Hai paura del buio? è un album riconosciuto come pietra miliare della musica rock italiana, ed oggi viene celebrato dagli stessi Afterhours con una ricca riedizione e un tour che ripropone l’intera tracklist. Hai paura del buio? è un album complesso, composto da ben diciannove brani, si tratta del secondo disco cantato in italiano, concepito in un periodo particolarmente difficile nella storia della band e quindi anche il più eterogeneo e libero da ogni tipo di costruzione.
Oggi la formazione della band, che nei tantissimi anni di carriera ha subito diversi mutamenti, gode della presenza di tre membri su sei che quel disco e quel tour lo suonarono, lo respirarono, lo vissero con tutto ciò che ha comportato nelle loro vite: Manuel Agnelli, Giorgio Prette e Xabier Iriondo.
Gli altri attuali membri della band, Giorgio Ciccarelli, Roberto Dell’Era e Rodrigo D’Erasmo non hanno vissuto in modo diretto ciò che fu ai tempi Hai paura del buio?, ma come ha detto il violinista Rodrigo, questo evento è importante per tutti, “Per chi c’era e per chi non c’era (come me) ma ora c’è. Eccome”. E lo stesso vale anche per me, e per tanti del pubblico raccoltosi a Nonantola per questo varo di un tour eccezionale.

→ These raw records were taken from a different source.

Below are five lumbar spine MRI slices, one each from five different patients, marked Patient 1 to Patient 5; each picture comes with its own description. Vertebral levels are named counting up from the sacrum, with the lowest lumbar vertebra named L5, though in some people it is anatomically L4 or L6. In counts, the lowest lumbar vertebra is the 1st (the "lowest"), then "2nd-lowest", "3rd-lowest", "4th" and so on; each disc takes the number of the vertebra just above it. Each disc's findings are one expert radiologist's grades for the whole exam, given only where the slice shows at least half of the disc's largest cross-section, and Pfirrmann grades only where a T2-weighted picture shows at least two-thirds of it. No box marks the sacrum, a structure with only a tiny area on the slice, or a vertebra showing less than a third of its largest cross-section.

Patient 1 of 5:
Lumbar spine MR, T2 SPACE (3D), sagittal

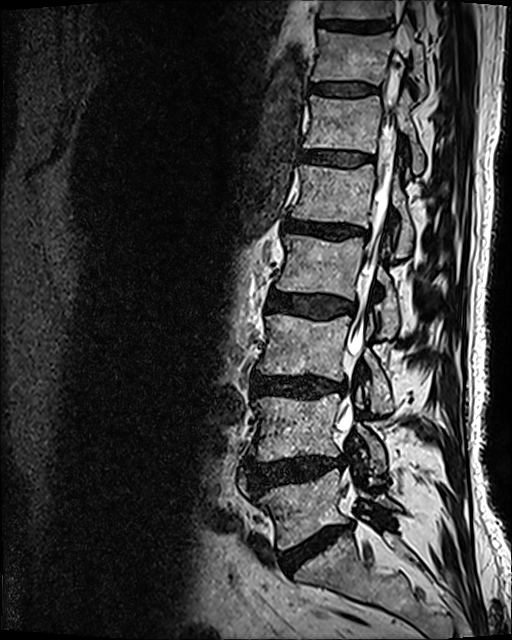

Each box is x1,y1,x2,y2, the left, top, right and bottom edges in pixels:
T12: 304,89,423,175.
T12/L1: 302,151,373,166.
IVD L5/S1: 280,523,351,572.
IVD L4/L5: 245,455,344,489.
L1 vertebra: 292,164,412,257.
T10/T11: 320,19,388,32.
L5 vertebra: 258,469,399,549.
T11: 312,17,426,99.
T10 vertebra: 319,0,424,29.
IVD L1/L2: 285,219,366,238.
Thecal sac / spinal canal: 339,116,393,430.
L2: 275,234,398,337.
L2/L3: 268,289,356,319.
IVD T11/T12: 312,84,375,96.
IVD L3/L4: 253,374,347,398.
L3 vertebra: 256,314,392,414.
L4: 250,394,385,472.

Radiological gradings:
- T12/L1: Pfirrmann grade 3
- L5/S1: Pfirrmann grade 5, disc narrowing, Modic type II, disc bulging, lower-endplate change
- L3/L4: Pfirrmann grade 4, disc bulging, Modic type II, disc narrowing, lower-endplate change
- L1/L2: Pfirrmann grade 4, upper-endplate change, disc bulging, disc narrowing, Modic type II, lower-endplate change
- L2/L3: Pfirrmann grade 3, disc bulging
- L4/L5: Pfirrmann grade 4, disc bulging, disc herniation
- T11/T12: Pfirrmann grade 3

Patient 2 of 5:
SIEMENS Avanto_fit (1.5T). Sagittal T2 SPACE (3D) lumbar spine MRI. Sex F.

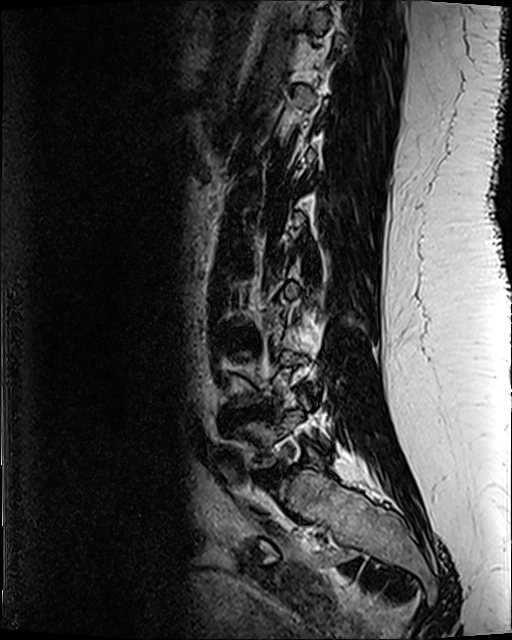
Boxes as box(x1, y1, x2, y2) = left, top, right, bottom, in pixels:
intervertebral disc L4/L5 = box(229, 410, 263, 419) | L5/S1 = box(258, 469, 278, 479)

Patient 3 of 5:
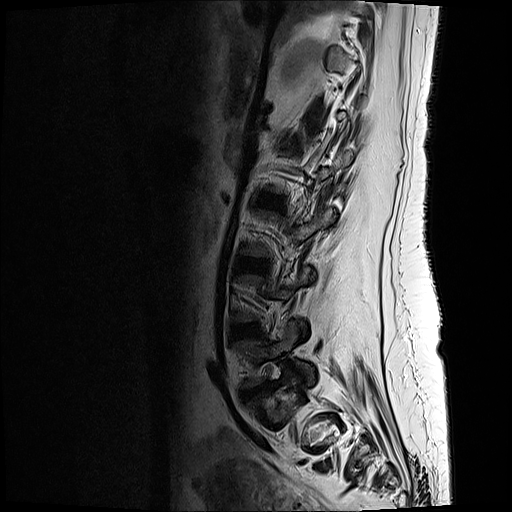 Slice 16/17, MRI lumbar spine (T2-weighted), sagittal plane, Image 512x512

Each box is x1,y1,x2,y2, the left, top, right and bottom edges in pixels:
{"4th disc": "252,193,284,206", "lowest disc": "245,386,268,396", "2nd-lowest disc": "231,324,258,337", "3rd-lowest disc": "235,258,269,272"}

Patient 4 of 5:
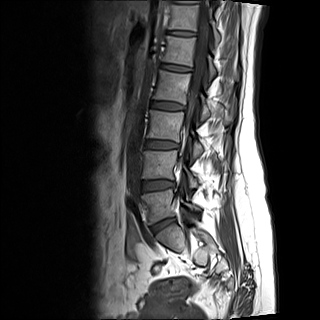
MRI lumbar spine (T1-weighted), sagittal plane | Sagittal slice index 4 | Patient sex: F
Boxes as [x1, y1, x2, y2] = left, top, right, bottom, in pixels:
Disc T12/L1 (6th disc) at [168, 31, 195, 35], L2/L3 (4th disc) at [151, 101, 185, 109], L4 (2nd-lowest vertebra) at [143, 150, 197, 187], T12 (6th vertebra) at [169, 4, 220, 45], L5 (lowest vertebra) at [142, 189, 200, 224], L3/L4 (3rd-lowest disc) at [145, 140, 178, 148], disc L5/S1 (lowest disc) at [151, 219, 174, 232], disc L4/L5 (2nd-lowest disc) at [141, 181, 173, 191], L3 (3rd-lowest vertebra) at [147, 110, 202, 157], disc L1/L2 (5th disc) at [160, 63, 189, 71], spinal canal at [185, 1, 209, 127], L1 (5th vertebra) at [161, 36, 215, 79], L2 (4th vertebra) at [153, 70, 233, 123].

Expert MSK radiologist gradings (per disc):
• L4/L5 (2nd-lowest disc): Modic type II, disc bulging
• L2/L3 (4th disc), T12/L1 (6th disc), L1/L2 (5th disc), L3/L4 (3rd-lowest disc): no Modic or endplate change, herniation, narrowing, bulging or spondylolisthesis recorded

Patient 5 of 5:
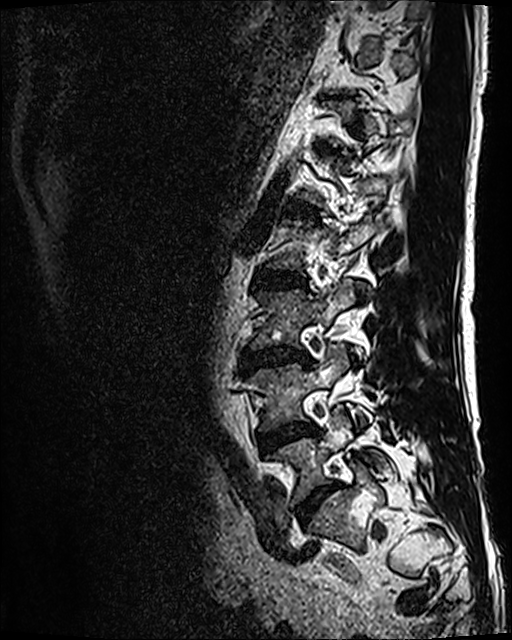
Patient sex: M. T2 SPACE (3D) sagittal MRI of the lumbar spine. 512x640 px. Slice 38/120.

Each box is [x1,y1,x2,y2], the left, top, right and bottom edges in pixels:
L3: [252,278,355,348].
Disc L1/L2: [286,202,318,216].
L4 vertebra: [250,344,364,430].
L5 vertebra: [267,409,384,506].
L4/L5: [259,421,317,452].
L2/L3: [254,270,305,289].
L3/L4: [241,346,309,368].
L5/S1: [296,486,335,523].

Per-level radiological findings:
• L3/L4: Pfirrmann grade 4, disc narrowing, Modic type II, disc bulging
• L4/L5: Pfirrmann grade 3, Modic type II, disc bulging
• L2/L3: Modic type II, disc bulging
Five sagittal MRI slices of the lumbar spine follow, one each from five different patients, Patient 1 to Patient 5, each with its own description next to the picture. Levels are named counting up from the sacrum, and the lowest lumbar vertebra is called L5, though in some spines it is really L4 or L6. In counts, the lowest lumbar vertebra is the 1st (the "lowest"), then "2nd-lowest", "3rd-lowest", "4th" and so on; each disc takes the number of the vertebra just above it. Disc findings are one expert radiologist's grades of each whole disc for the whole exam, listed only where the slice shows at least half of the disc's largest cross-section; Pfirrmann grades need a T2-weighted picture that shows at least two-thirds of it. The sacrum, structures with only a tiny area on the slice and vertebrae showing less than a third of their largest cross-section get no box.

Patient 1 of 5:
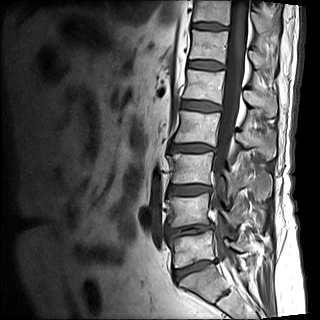 Image 320x320. MRI lumbar spine (T1-weighted), sagittal plane. Field of view 280x280 mm, slice spacing 4.8 mm.

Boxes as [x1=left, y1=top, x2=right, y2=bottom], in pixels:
disc L4/L5 = [x1=167, y1=224, x2=211, y2=238] | disc L2/L3 = [x1=171, y1=144, x2=213, y2=152] | T11/T12 = [x1=192, y1=23, x2=227, y2=30] | thecal sac / spinal canal = [x1=212, y1=0, x2=248, y2=261] | L3 vertebra = [x1=168, y1=152, x2=271, y2=197] | L4 = [x1=167, y1=193, x2=244, y2=226] | disc L3/L4 = [x1=169, y1=185, x2=211, y2=195] | L5 = [x1=169, y1=230, x2=247, y2=267] | T12 = [x1=189, y1=30, x2=276, y2=69] | L2 vertebra = [x1=174, y1=111, x2=273, y2=158] | T12/L1 = [x1=188, y1=61, x2=224, y2=70] | T11 = [x1=193, y1=0, x2=277, y2=33] | disc L5/S1 = [x1=174, y1=260, x2=216, y2=280] | L1 vertebra = [x1=183, y1=69, x2=277, y2=117] | L1/L2 = [x1=182, y1=101, x2=221, y2=111]

Expert MSK radiologist gradings (per disc):
  L3/L4: upper-endplate change, lower-endplate change, Modic type II, disc bulging
  L4/L5: lower-endplate change, upper-endplate change, Modic type II, disc narrowing, disc bulging
  L5/S1: disc bulging, upper-endplate change, lower-endplate change, disc narrowing, Modic type II
  L2/L3: disc narrowing, disc bulging, lower-endplate change, Modic type II, upper-endplate change
  L1/L2, T11/T12, T12/L1: no Modic or endplate change, herniation, narrowing, bulging or spondylolisthesis recorded

Patient 2 of 5:
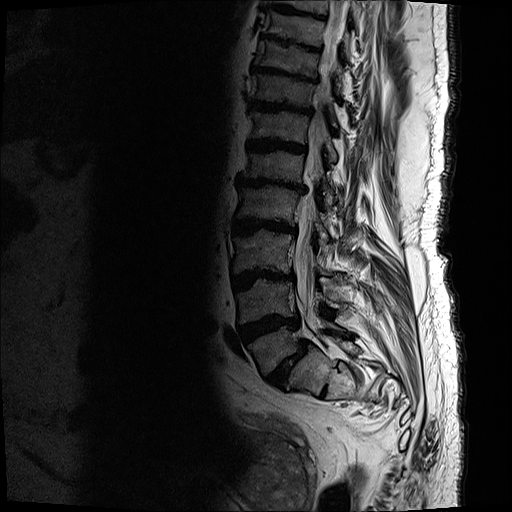 Sagittal slice index 7. MRI lumbar spine (T2-weighted), sagittal plane.
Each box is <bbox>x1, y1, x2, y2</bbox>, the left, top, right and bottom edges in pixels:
T12 at <bbox>251, 110, 338, 163</bbox>, T11/T12 at <bbox>249, 99, 314, 115</bbox>, IVD L5/S1 at <bbox>267, 342, 309, 388</bbox>, IVD T12/L1 at <bbox>247, 139, 308, 154</bbox>, L2 at <bbox>237, 186, 330, 243</bbox>, IVD T10/T11 at <bbox>251, 66, 317, 84</bbox>, T10 vertebra at <bbox>255, 39, 344, 94</bbox>, L3 vertebra at <bbox>233, 230, 331, 277</bbox>, L1 at <bbox>243, 151, 338, 210</bbox>, IVD L4/L5 at <bbox>236, 314, 302, 344</bbox>, T11 at <bbox>251, 74, 338, 127</bbox>, IVD L2/L3 at <bbox>234, 219, 295, 235</bbox>, T9/T10 at <bbox>261, 35, 322, 51</bbox>, L3/L4 at <bbox>231, 270, 293, 291</bbox>, L1/L2 at <bbox>237, 177, 306, 192</bbox>, thecal sac / spinal canal at <bbox>295, 1, 351, 329</bbox>, L4 vertebra at <bbox>236, 279, 346, 323</bbox>, L5 vertebra at <bbox>247, 321, 346, 376</bbox>.

Degenerative findings by level:
  L1/L2: Pfirrmann grade 5, disc bulging, upper-endplate change, disc narrowing, lower-endplate change, Modic type II
  T10/T11: disc narrowing, upper-endplate change, Modic type II, lower-endplate change, disc bulging
  T11/T12: Pfirrmann grade 5, Modic type II, upper-endplate change, disc narrowing, disc bulging, lower-endplate change
  L3/L4: Pfirrmann grade 5, upper-endplate change, lower-endplate change, disc bulging, Modic type II, disc narrowing
  T12/L1: Pfirrmann grade 5, upper-endplate change, lower-endplate change, disc narrowing, Modic type II, disc bulging
  L4/L5: Pfirrmann grade 5, disc bulging, Modic type II, upper-endplate change, disc narrowing, lower-endplate change
  L5/S1: Pfirrmann grade 5, disc narrowing, spondylolisthesis, Modic type II, lower-endplate change, upper-endplate change, disc bulging
  L2/L3: Pfirrmann grade 5, lower-endplate change, disc bulging, disc narrowing, upper-endplate change, Modic type II

Patient 3 of 5:
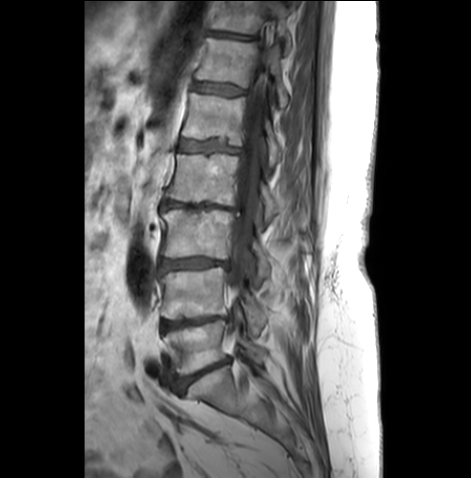

T1-weighted sagittal MRI of the lumbar spine, Image 471x478
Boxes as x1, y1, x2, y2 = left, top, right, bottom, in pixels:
Spinal canal at 228, 69, 268, 298; T12/L1 (6th disc) at 193, 82, 243, 95; disc L5/S1 (lowest disc) at 177, 358, 231, 392; L5 (lowest vertebra) at 165, 319, 266, 373; L1 (5th vertebra) at 183, 92, 285, 171; L2 (4th vertebra) at 167, 153, 310, 228; T11/T12 (7th disc) at 207, 30, 256, 38; disc L2/L3 (4th disc) at 163, 198, 239, 213; L1/L2 (5th disc) at 181, 140, 238, 152; L3 (3rd-lowest vertebra) at 162, 208, 270, 284; L4/L5 (2nd-lowest disc) at 162, 315, 222, 330; T12 (6th vertebra) at 196, 37, 288, 106; L4 (2nd-lowest vertebra) at 160, 265, 269, 334; disc L3/L4 (3rd-lowest disc) at 159, 257, 229, 270; T11 (7th vertebra) at 211, 1, 290, 48.

Expert MSK radiologist gradings (per disc):
• L4/L5 (2nd-lowest disc): disc narrowing, upper-endplate change, lower-endplate change, disc bulging, Modic type II
• T11/T12 (7th disc): lower-endplate change, disc bulging, upper-endplate change
• T12/L1 (6th disc): lower-endplate change, disc bulging, upper-endplate change
• L2/L3 (4th disc): Modic type II, upper-endplate change, disc narrowing, disc bulging, lower-endplate change
• L3/L4 (3rd-lowest disc): disc bulging, Modic type II, disc narrowing
• L1/L2 (5th disc): Modic type II, upper-endplate change, disc bulging, lower-endplate change
• L5/S1 (lowest disc): Modic type II, disc bulging, disc narrowing

Patient 4 of 5:
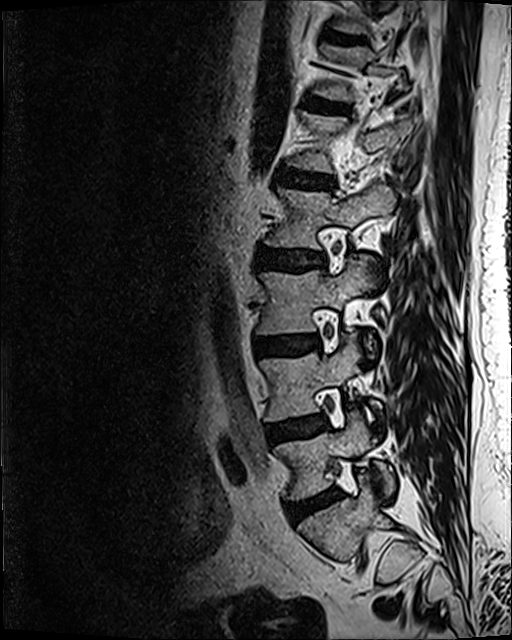 Slice spacing 0.9 mm. Lumbar spine MR, T2 SPACE (3D), sagittal.
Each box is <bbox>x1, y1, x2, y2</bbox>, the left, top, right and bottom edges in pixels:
Lowest disc = <bbox>287, 489, 339, 524</bbox>.
4th vertebra = <bbox>264, 182, 394, 248</bbox>.
4th disc = <bbox>260, 248, 324, 270</bbox>.
3rd-lowest disc = <bbox>257, 336, 317, 356</bbox>.
5th disc = <bbox>278, 169, 334, 189</bbox>.
6th disc = <bbox>308, 99, 347, 112</bbox>.
Lowest vertebra = <bbox>274, 411, 394, 499</bbox>.
7th disc = <bbox>326, 32, 363, 44</bbox>.
3rd-lowest vertebra = <bbox>257, 258, 375, 354</bbox>.
2nd-lowest vertebra = <bbox>260, 332, 375, 421</bbox>.
2nd-lowest disc = <bbox>266, 416, 326, 444</bbox>.

Radiological gradings:
  3rd-lowest disc: Pfirrmann grade 2, disc bulging, Modic type II
  4th disc: Pfirrmann grade 3, disc bulging
  5th disc: disc bulging
  2nd-lowest disc: Modic type II, disc bulging

Patient 5 of 5:
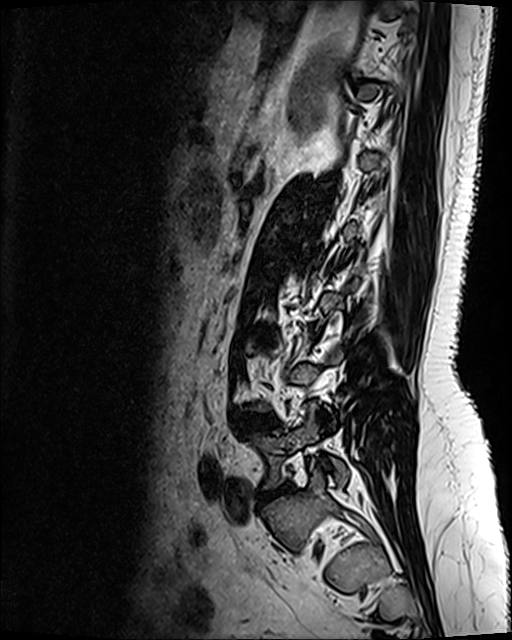 Slice 35/120, 512x640 px, Sagittal T2 SPACE (3D) lumbar spine MRI

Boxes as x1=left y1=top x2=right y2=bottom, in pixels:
L5/S1: x1=260 y1=487 x2=289 y2=500.
L5: x1=256 y1=402 x2=349 y2=488.
IVD L4/L5: x1=235 y1=415 x2=274 y2=429.
IVD L3/L4: x1=255 y1=333 x2=271 y2=343.

Le luci si spengono e sull’altissimo palco del Vox appaiono i sei, vestiti con l’eclettico stile d’un tempo, di quel tour, dei videoclip. Abiti anni ’60 che Xabier amava cercare nei mercatini dell’usato. Mi pare di riconoscere addosso a Manuel il completo che portava, legato alla dondolante asse di legno appesa al soffitto, nel video di Voglio una pelle splendida.
È compito di Giorgio Prette, e del suo dito indice, a centro palco dare il via allo spettacolo mentre il pubblico è già in delirio (alcuni nelle prime file mostravano orgogliosi una vecchia scaletta cimelio del tour di diciotto anni fa).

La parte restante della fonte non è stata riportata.